Turkish American Dr. Oz Targets Armenian Community in Los Angeles
The former TV Doctor thinks an Armenian bakery is part of a mafia-linked Medicare fraud ring.

An Armenian bakery owner in Los Angeles says business is down 30 percent after former reality TV physician Dr. Mehmet Oz, who now serves as Trump’s Medicare administrator, falsely accused his shop of being part of a Russian-Armenian gang engaging in hospice and home care fraud.
“I’m really disappointed,” bakery owner Moses Bislamyan told a local ABC News affiliate. “Recording my signs, my location, and talking about some kind of fraud going on here. We have nothing to do with it.” he said.
After traveling to Minnesota and Florida as part of his anti-Medicare fraud tour, Oz made his way to Los Angeles, where he filmed himself pointing to a sign that reads “Tigranakert” in English lettering. That’s the the name of Bislamyan’s bakery.
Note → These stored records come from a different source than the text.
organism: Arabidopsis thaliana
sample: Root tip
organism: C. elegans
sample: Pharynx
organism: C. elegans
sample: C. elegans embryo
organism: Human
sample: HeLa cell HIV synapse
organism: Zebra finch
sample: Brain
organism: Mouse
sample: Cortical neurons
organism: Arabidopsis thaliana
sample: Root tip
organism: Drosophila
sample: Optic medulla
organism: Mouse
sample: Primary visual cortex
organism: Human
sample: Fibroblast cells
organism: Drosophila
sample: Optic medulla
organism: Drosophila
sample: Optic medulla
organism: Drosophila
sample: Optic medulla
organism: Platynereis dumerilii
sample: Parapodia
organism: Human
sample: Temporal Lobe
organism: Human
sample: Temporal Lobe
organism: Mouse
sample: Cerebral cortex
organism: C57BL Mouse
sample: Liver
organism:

The sign also includes Armenian lettering that reads “Tarm Lavash,” which translates to Fresh Lavash, a traditional Armenian flat bread used to wrap kebabs and deli meats.
“What we have learned is that there is roughly $3.5 Billion of fraud taking place here in Los Angeles in hospice and home care,” Oz says in a pre-produced X video while standing in front of Bislamyan’s business.
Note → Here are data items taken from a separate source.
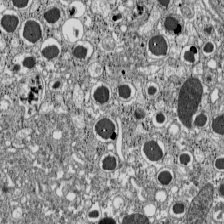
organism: C57BL Mouse
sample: Pancreatic islet
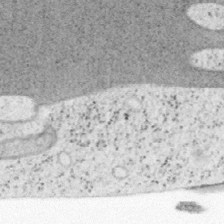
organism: Mouse
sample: OT-I killer T cells with ID8 ovarian cancer cells
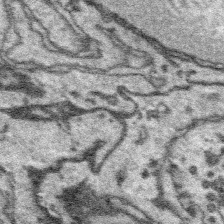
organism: Platynereis dumerilii
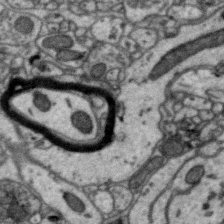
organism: Zebra finch
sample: Brain
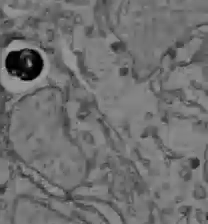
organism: C57BL Mouse
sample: Liver
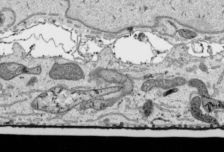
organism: Human
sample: Mitochondria in HCT116 cells
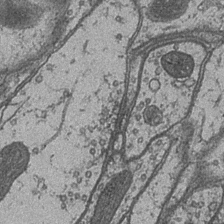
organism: Drosophila
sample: Optic medulla
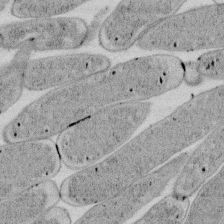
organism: E. coli
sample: Bacterial nucleoid
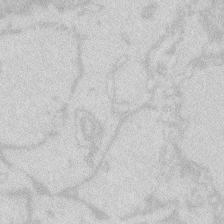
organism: Zebrafish
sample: Macrophage
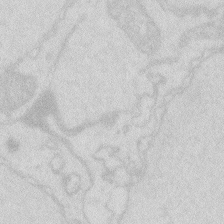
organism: Zebrafish
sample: Macrophage
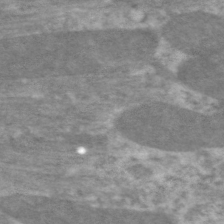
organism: C. elegans
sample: Pharynx
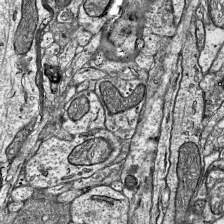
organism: Mouse
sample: Visual Cortex
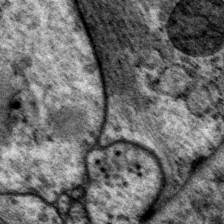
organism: P. pacificus
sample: Pharynx
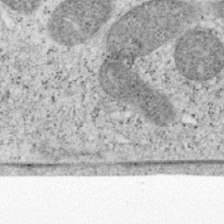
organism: Mouse
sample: OT-I killer T cells with ID8 ovarian cancer cells
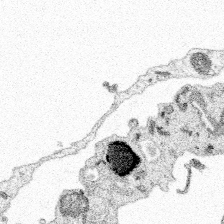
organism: Spongilla lacustris
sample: Multiple
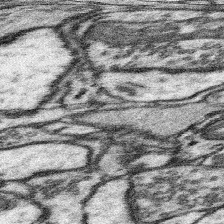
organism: Mouse
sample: Somatosensory cortex neuropil
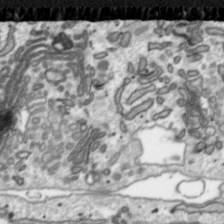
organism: Toxoplasma gondii
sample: Parasites in a vacuole inside a host cell
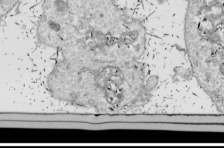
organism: Drosophila
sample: Cell division; meiosis; drosophila spermatocytes
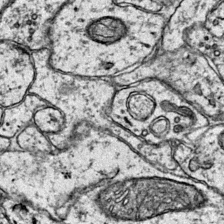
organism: Mouse
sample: Primary visual cortex
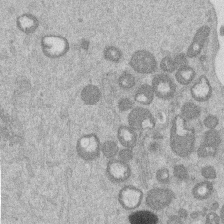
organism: Mouse
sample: Dividing mouse embryo 1 cell stage
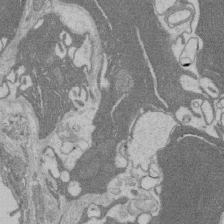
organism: Rat
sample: Salivary granule
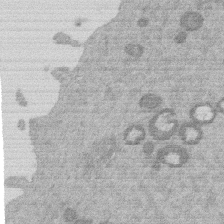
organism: Mouse
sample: Dividing mouse embryo 1 cell stage
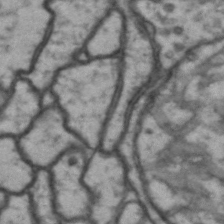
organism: Drosophila
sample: Brain
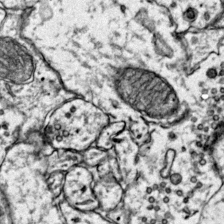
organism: Mouse
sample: Primary visual cortex
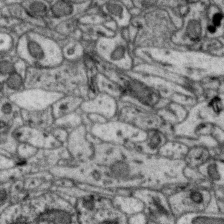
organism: Zebra finch
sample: Brain
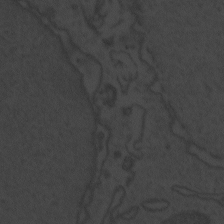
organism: Zebrafish
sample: Macrophage infected with Toxoplasma gondii
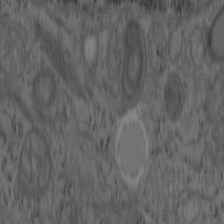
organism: Human
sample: HeLa cells
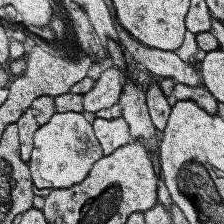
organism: Human
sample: Temporal Lobe
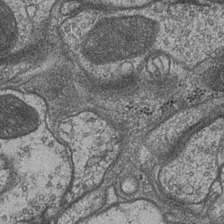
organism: Drosophila
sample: Optic medulla
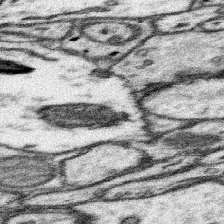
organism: Mouse
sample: Somatosensory cortex neuropil
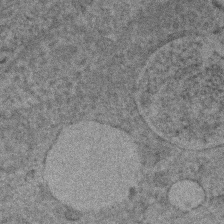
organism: Human
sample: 1205lu cells
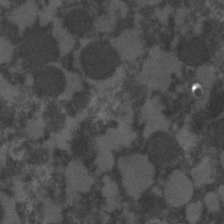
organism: C. elegans
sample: C. elegans embryo
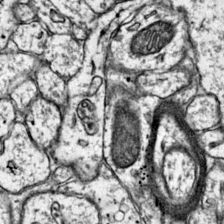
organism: Mouse
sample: Primary visual cortex
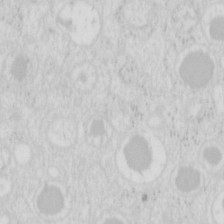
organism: Mouse
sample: Pancreas
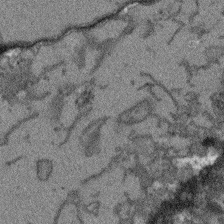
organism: Arabidopsis thaliana
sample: Root tip
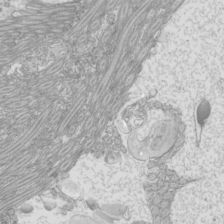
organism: Mouse
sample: Cilia; mouse epididymis
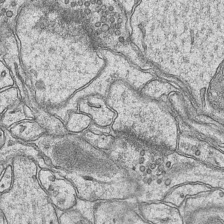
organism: Mouse
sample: CA1 Hippocampus
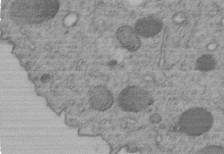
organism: C. elegans
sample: C. elegans embryo early stage
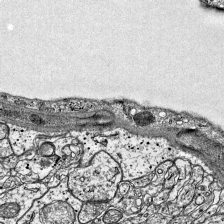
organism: Mouse
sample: Visual Cortex
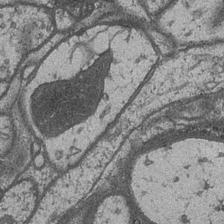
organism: Drosophila
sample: Optic medulla
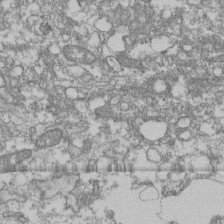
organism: Human
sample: Fibroblast cells
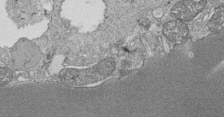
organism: Tetrahymena
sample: Cilia in tetrahymena
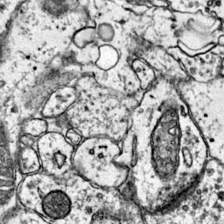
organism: Mouse
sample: Primary visual cortex
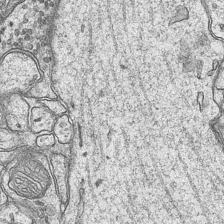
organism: Mouse
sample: CA1 Hippocampus
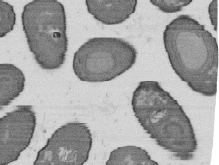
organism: B. subtilis
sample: Bacterial spore
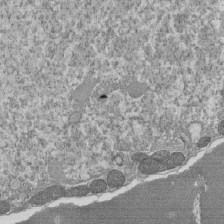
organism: Tetrahymena
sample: Cilia in tetrahymena
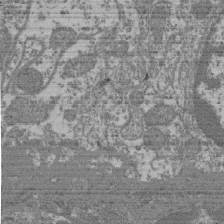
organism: Mouse
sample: Glomerulus
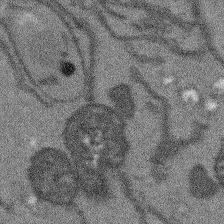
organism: Arabidopsis thaliana
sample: Root tip
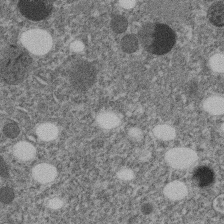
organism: C. elegans
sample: C. elegans embryo early stage
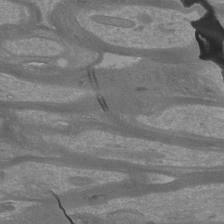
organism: Mouse
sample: Cortical neurons
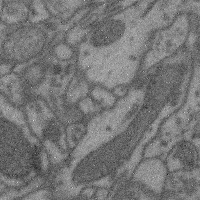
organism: Mouse
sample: Cerebral cortex
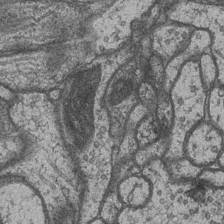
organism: Drosophila
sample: Optic medulla
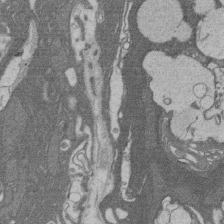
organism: Rat
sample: Salivary granule
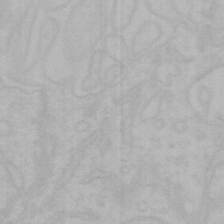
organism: Mouse
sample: Choroid plexus
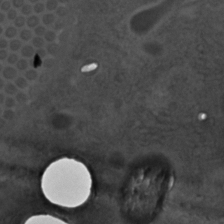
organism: C. elegans
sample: C. elegans embryo

Oz seemed to think the use of Armenian lettering, which he inaccurately referred to as “Cyrillic,” was suspicious enough to lob serious allegations without a proper investigation.
“It’s run…by the Russian, Armenian mafia,” Oz claims. “The lettering and language behind me is of that dialect and it also highlights that fact that this is an organized crime mafia deal.”
If an Armenian bakery has somehow succeeded in fraudulently billing Medicare for nonexistent hospice services to the tune of billions of dollars, the federal government’s lax oversight of Medicare authorizations would be the true root of the problem. In reality, there is no indication that Bislamyan is guilty of wrongdoing.
“There is no Armenian mafia going on here. We’re just hard-working businessmen,” Bislamyan to local reporters. “I don’t understand why he’s mentioning just Armenians... especially Russian Armenians.”
Perhaps Dr. Oz was attempting to reproduce the virality of Nick Shirley’s controversial video, which highlighted what the YouTuber alleged were fraudulent Somali daycares in Minnesota. Shirley’s content, much like Oz’s, targeted a single ethnic group and had serious credibility issues of its own.
But unlike Oz, Shirley at least gave the impression that he was investigating the businesses he featured in his video. Oz, on the other hand, is supposed to be a high-level government official with the resources necessary to conduct legitimate investigations when credible fraud allegations emerge. Instead, he lazily pointed to signage he can’t read, misidentified its lettering as Cyrillic and proceeded to make unfounded criminal claims against a bakery without citing any evidence.